Print each line below verbatim, skipping every picture.

■ GIVEN RECORDS ■
· · · ·

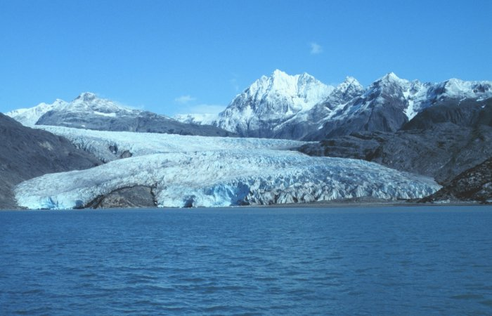 Riggs Glacier, Muir Inlet, Glacier Bay, Alaska
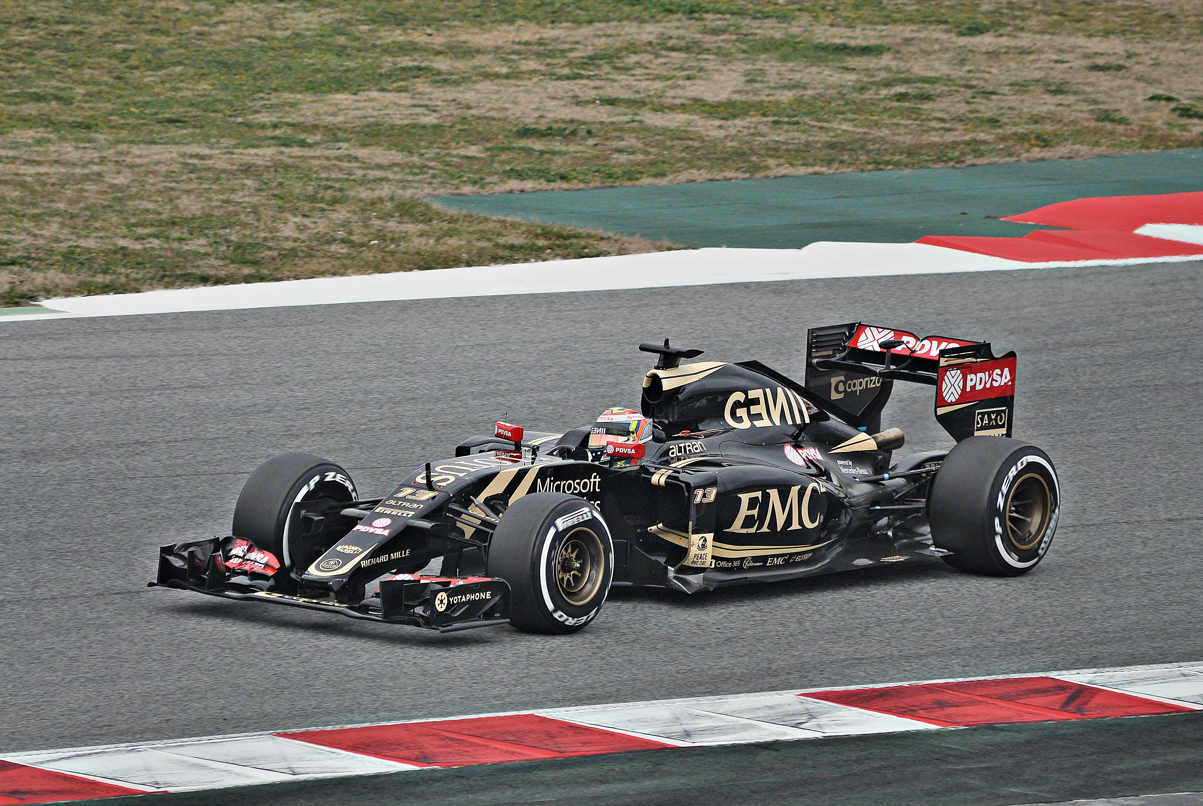 Test days Barcelona 2015
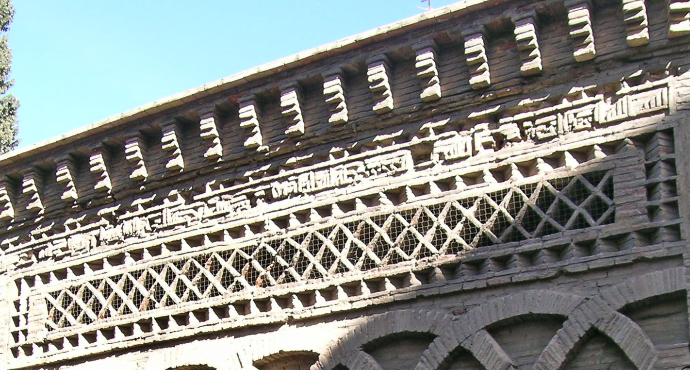 Decoración en Sebka (Detalle) en la portada de la Mezquita de Bab al-Mardum en Toledo (España)
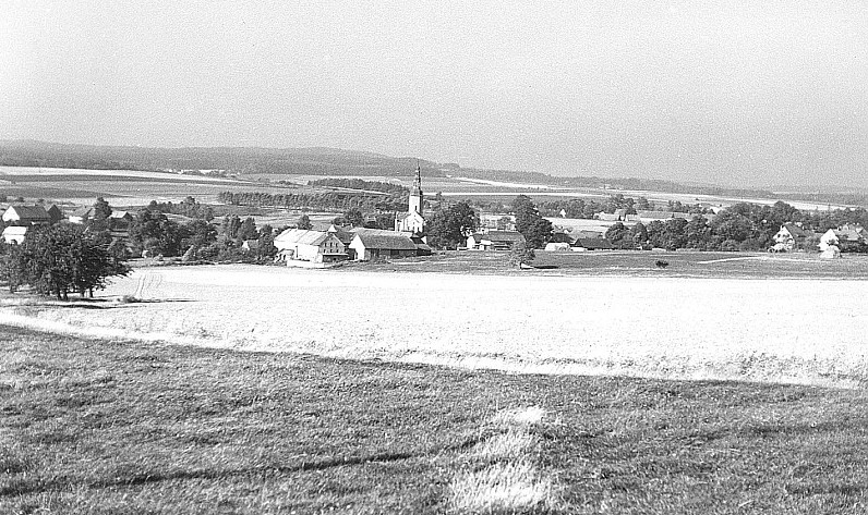 Original image description from the Deutsche Fotothek Bernstadt auf dem Eigen-Kemnitz. Blick vom Windmühlenberg auf Kemnitz
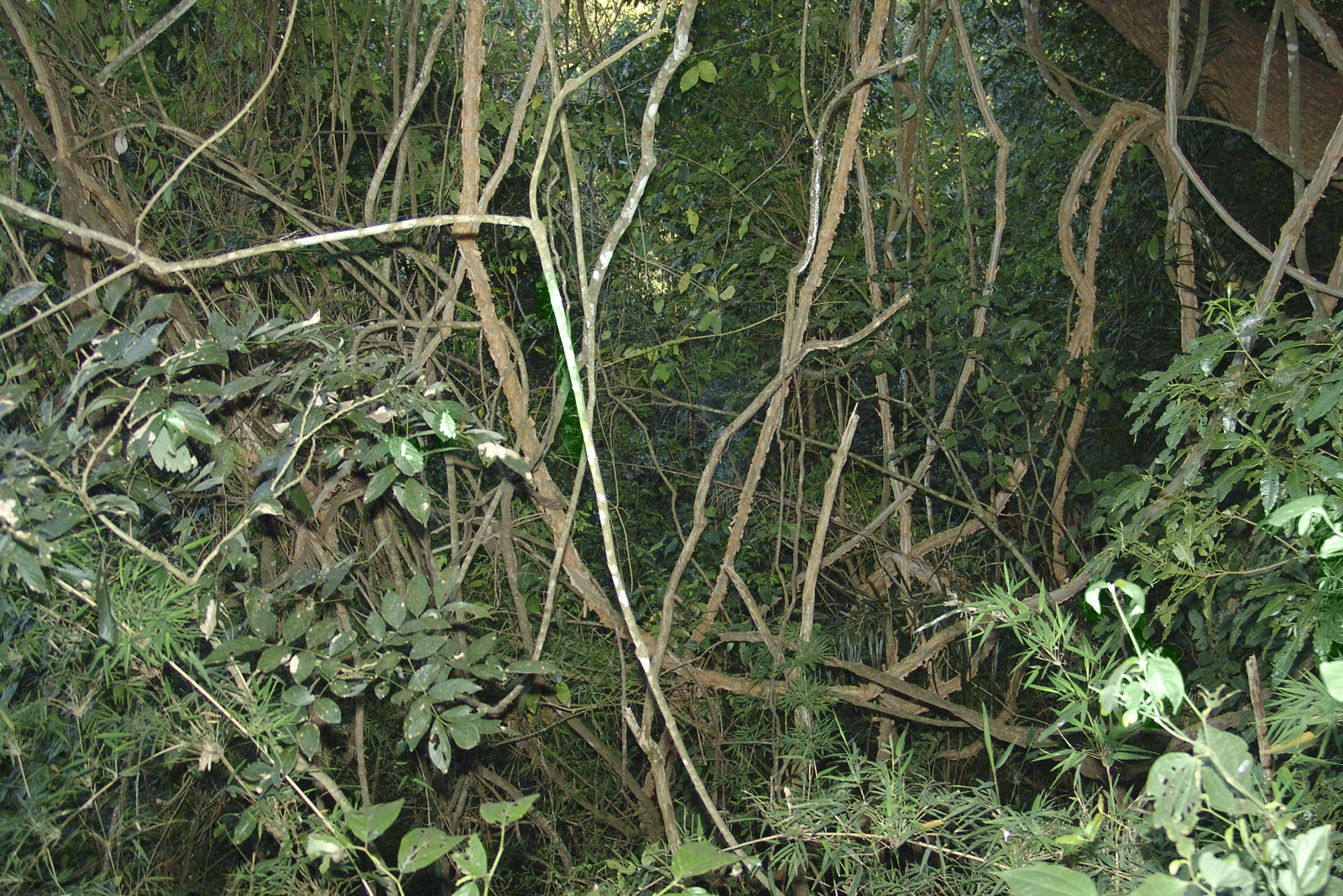 Cipoal (cipó), em Avaré, Brasil
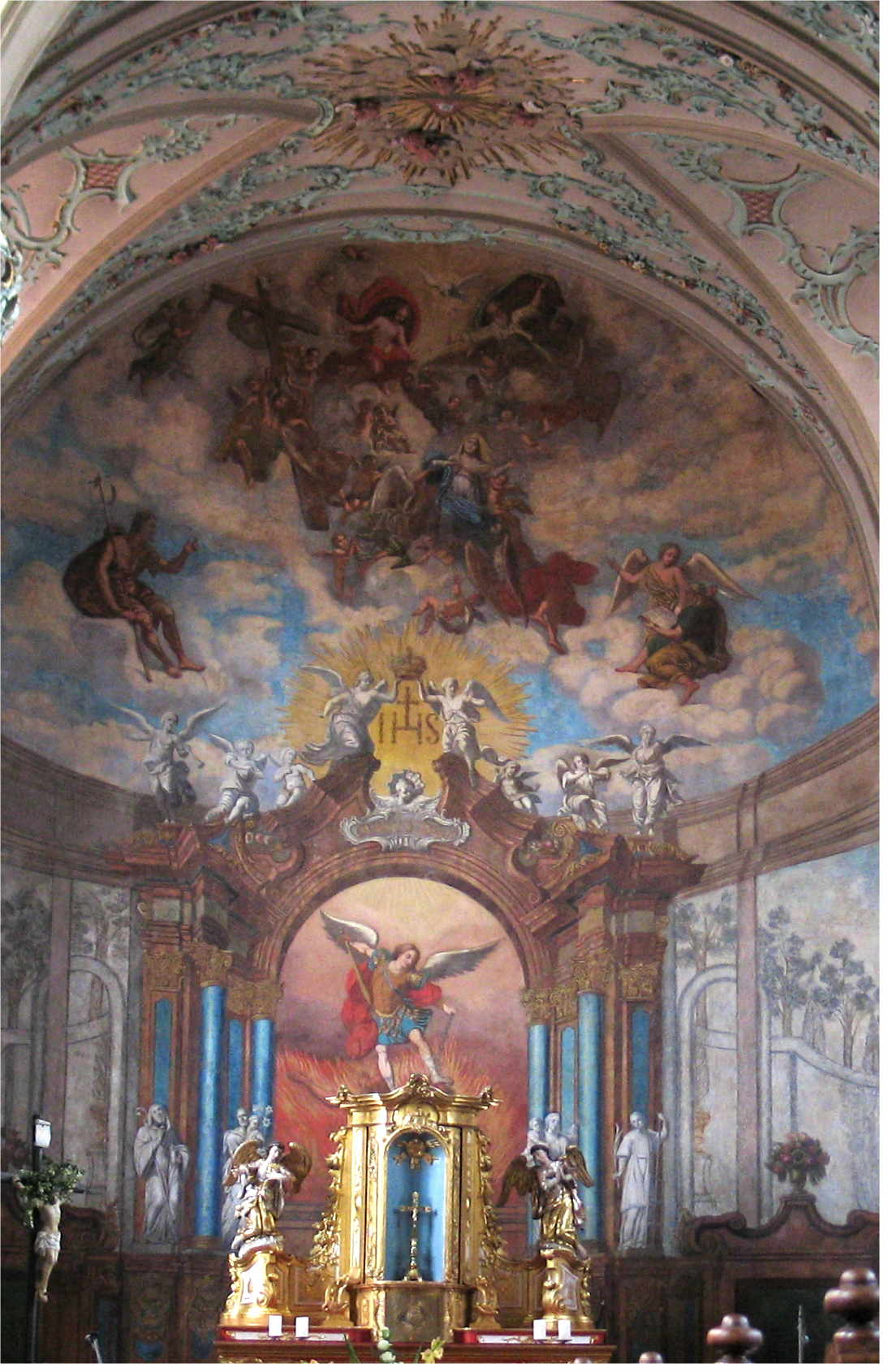 Chouer an der Kierch zu Munneref. Kategorien: Munneref + Kategorie:Gemeng Munneref
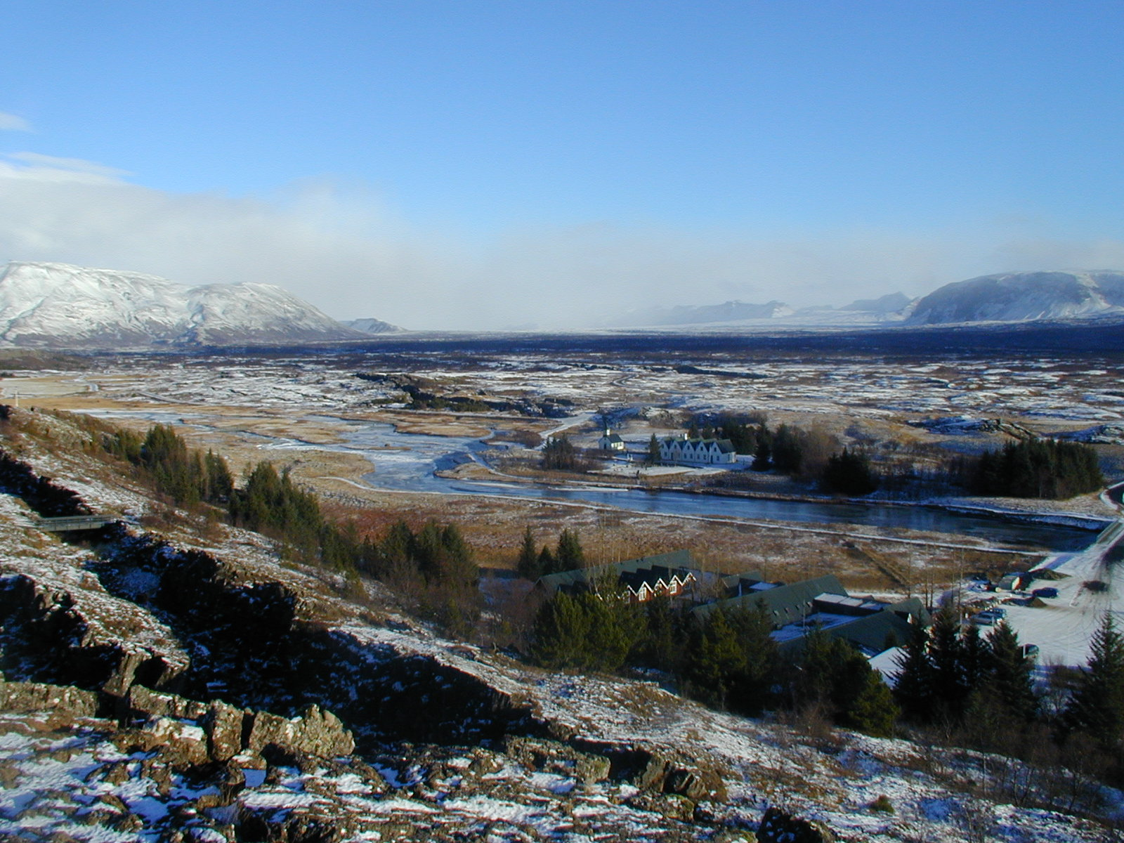 Þingvellir in Winter.

· · · ·

■ REPLY ■
 Riggs Glacier, Muir Inlet, Glacier Bay, Alaska
 Test days Barcelona 2015
 Decoración en Sebka (Detalle) en la portada de la Mezquita de Bab al-Mardum en Toledo (España)
 Original image description from the Deutsche Fotothek Bernstadt auf dem Eigen-Kemnitz. Blick vom Windmühlenberg auf Kemnitz
 Cipoal (cipó), em Avaré, Brasil
 Chouer an der Kierch zu Munneref. Kategorien: Munneref + Kategorie:Gemeng Munneref
 Þingvellir in Winter.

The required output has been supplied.